Our data model enables you to analyze your traces independently from specific steps and chains in your LLM pipeline. This allows you to monitor specific parts of your pipeline (e.g., your vector database step) independently and calculate metrics such as Median User Rating per Session or P99 Retrieval Latency, providing much more detailed and granular monitoring.

‍We support 3 core chart types‍

  1. Session charts: Helps you observe how users interact with your app over the course of a session and monitor key metrics such as Avg Number of User Turns, Avg Session Duration, Median User Rating per Session, and more.
  2. Completion charts: Helps you specifically monitor all LLM requests. This includes key metrics like cost, latency, token usage, API errors, and any specific evaluators you may have defined (e.g., Keyword Assertions, Answer Faithfulness, JSON Validation, etc.).
  3. Event charts: Help you monitor specific chains or tool events of interest. Examples include independently monitoring reranking and synthesis steps in a RAG pipeline, monitoring Context Relevance across retrieved chunks to validate data quality, and more. ‍

Customers building complex agents and RAG pipelines can optimize not just the prompt or their model, but also subcomponents in their pipelines such as their chunking strategy, retrieval architecture, tool use, and more.


  1. Real-time Observation: Log in to HoneyHive to observe your LLM application’s performance metrics in real-time. The dashboard provides an intuitive interface to visualize various metrics and their trends.
  2. Metric Definition: Define the specific metric you want to visualize. HoneyHive supports standard out-of-the-box metrics, custom metrics and user feedback. Standard metrics could include Request Volume, Cost, and Latency. Any custom metrics that you previously defined and enabled in production can also be visualized here. User feedback will be aggregated based on it’s return type. For example, you can select Accepted to track percentage of requests that were accepted by end-users.
  3. Aggregation Functions: Choose the aggregation function that best suits your analysis. Common functions include Average, Sum, Percentage True, 99th Percentile and more. Selecting the right aggregation function helps you distill complex data into meaningful insights. HoneyHive automatically provides different aggregation functions for boolean and float return-type metrics.
  4. Data Filtering and Comparison: Utilize the power of segmentation by using filter and group by. This allows you to focus on specific data slices based on user properties, custom metadata, or other relevant criteria. For example, you can filter by user_country or subscription_tier to perform cohort-level analysis. Any user properties or custom metadata can be found here.

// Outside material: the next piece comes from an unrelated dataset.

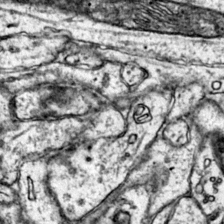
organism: Mouse
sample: Primary visual cortex

Example: Monitoring TPS across multiple models

Metric Types

HoneyHive supports various metric types for monitoring your LLM application’s performance:

  1. Usage Metrics: These include Request Volume, which measures the number of requests your application receives; Cost, which evaluates the expenses associated with running the application; and Duration, which assesses the span or trace duration and indicates system-level latency.
  2. Evaluators: All evaluators (Python, LLM, or Human) that you have defined and enabled in production can be analyzed here.
  3. User Feedback: You can visualize any user feedback fields that you have captured from your users in staging/production (as long as the return type is Float or Boolean) to analyze performance and user satisfaction.
Return Types: An evaluator will only be available to analyze under measuring if the return type is set as float or boolean. Any evaluators with string return type can only be used to group or filter charts.

Additional Metadata

User Properties

User properties provide valuable insights into user behavior and preferences. Common examples include:

  1. user_ID: A unique identifier for each user, helping you track individual user interactions.
  2. user_country: Allows you to analyze how different regions interact with your application.
  3. subscription_tier: Helps you understand the behavior of different user segments based on their subscription level.

Utilize these properties to perform cohort-level analysis, identifying trends and patterns among specific user groups.

Custom Metadata

Metadata offers flexibility in capturing additional information about user interactions. This arbitrary data can be passed with logged requests. Common examples include:

  1. Custom Tags: Tag requests with identifiers that hold significance within your application.
  2. Session Duration: Track how long users engage with your LLM application.
  3. Content Type: Categorize requests based on the type of content users are interacting with.

Leverage metadata to gain deeper insights into user interactions and tailor your LLM application accordingly.